• **WHAT YOU ARE ASKED TO DO**:
How many lines within the records include the word "Pilote"? Only that number should be given.

• **AVAILABLE RECORDS**:
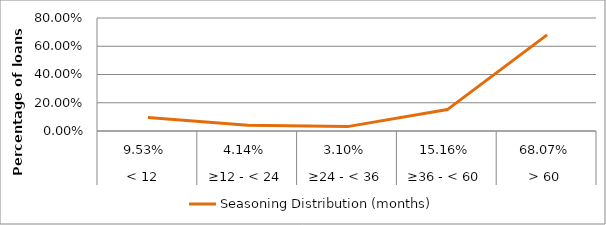
| Category | Seasoning Distribution (months) |
|---|---|
| 0 | 0.095 |
| 1 | 0.041 |
| 2 | 0.031 |
| 3 | 0.152 |
| 4 | 0.681 |
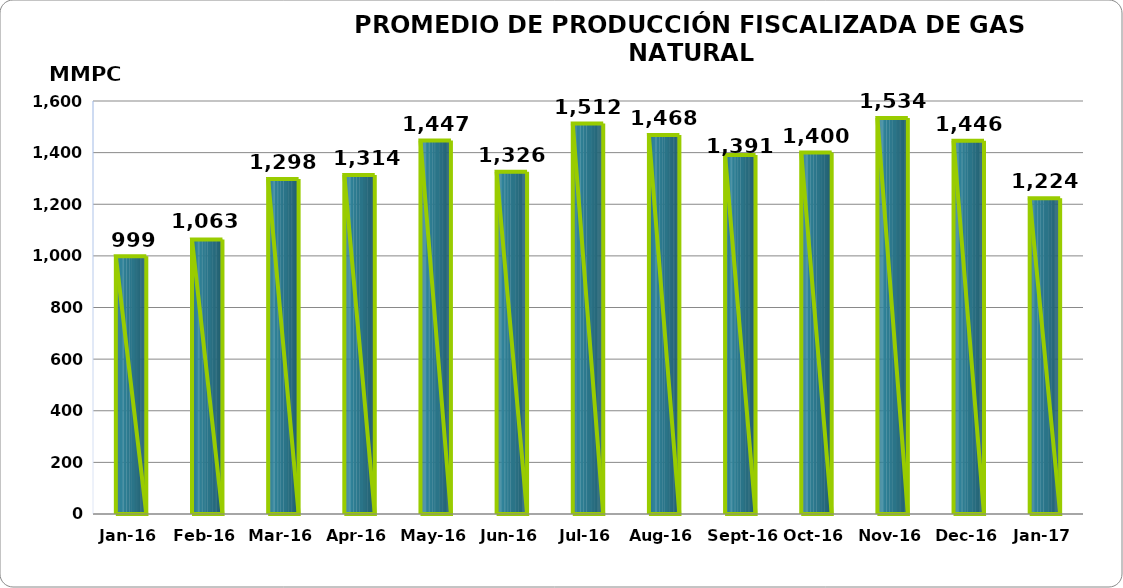
| Category | Series 0 |
|---|---|
| 2016-01-01 | 998675.323 |
| 2016-02-01 | 1063225.969 |
| 2016-03-01 | 1297819.673 |
| 2016-04-01 | 1313613.867 |
| 2016-05-01 | 1446528.161 |
| 2016-06-01 | 1326088.967 |
| 2016-07-01 | 1512372 |
| 2016-08-01 | 1468104.525 |
| 2016-09-01 | 1391000.053 |
| 2016-10-01 | 1400096.432 |
| 2016-11-01 | 1534268.686 |
| 2016-12-01 | 1445701.779 |
| 2017-01-01 | 1223514.523 |
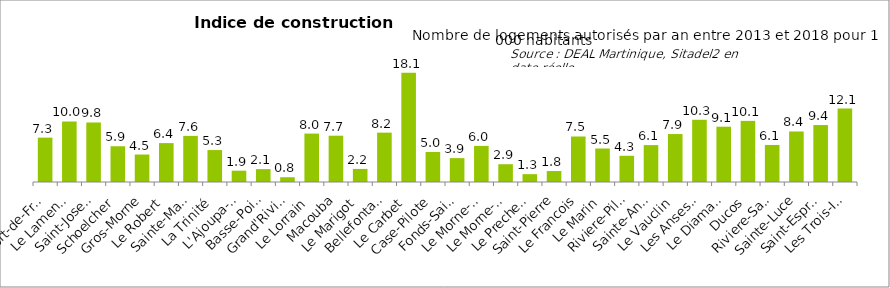
| Category | Series 0 |
|---|---|
| Fort-de-France | 7.334 |
| Le Lamentin | 10.002 |
| Saint-Joseph | 9.837 |
| Schoelcher | 5.908 |
| Gros-Morne | 4.541 |
| Le Robert | 6.431 |
| Sainte-Marie | 7.62 |
| La Trinité | 5.28 |
| L'Ajoupa-Bouillon | 1.871 |
| Basse-Pointe | 2.13 |
| Grand'Riviere | 0.789 |
| Le Lorrain | 8.002 |
| Macouba | 7.652 |
| Le Marigot | 2.161 |
| Bellefontaine | 8.161 |
| Le Carbet | 18.059 |
| Case-Pilote | 4.966 |
| Fonds-Saint-Denis | 3.948 |
| Le Morne-Rouge | 5.965 |
| Le Morne-Vert | 2.938 |
| Le Precheur | 1.298 |
| Saint-Pierre | 1.813 |
| Le Francois | 7.523 |
| Le Marin | 5.535 |
| Riviere-Pilote | 4.335 |
| Sainte-Anne | 6.099 |
| Le Vauclin | 7.924 |
| Les Anses-d'Arlet | 10.284 |
| Le Diamant | 9.143 |
| Ducos | 10.104 |
| Riviere-Salee | 6.123 |
| Sainte-Luce | 8.35 |
| Saint-Esprit | 9.416 |
| Les Trois-Ilets | 12.141 |

• **YOUR SOLUTION**:
2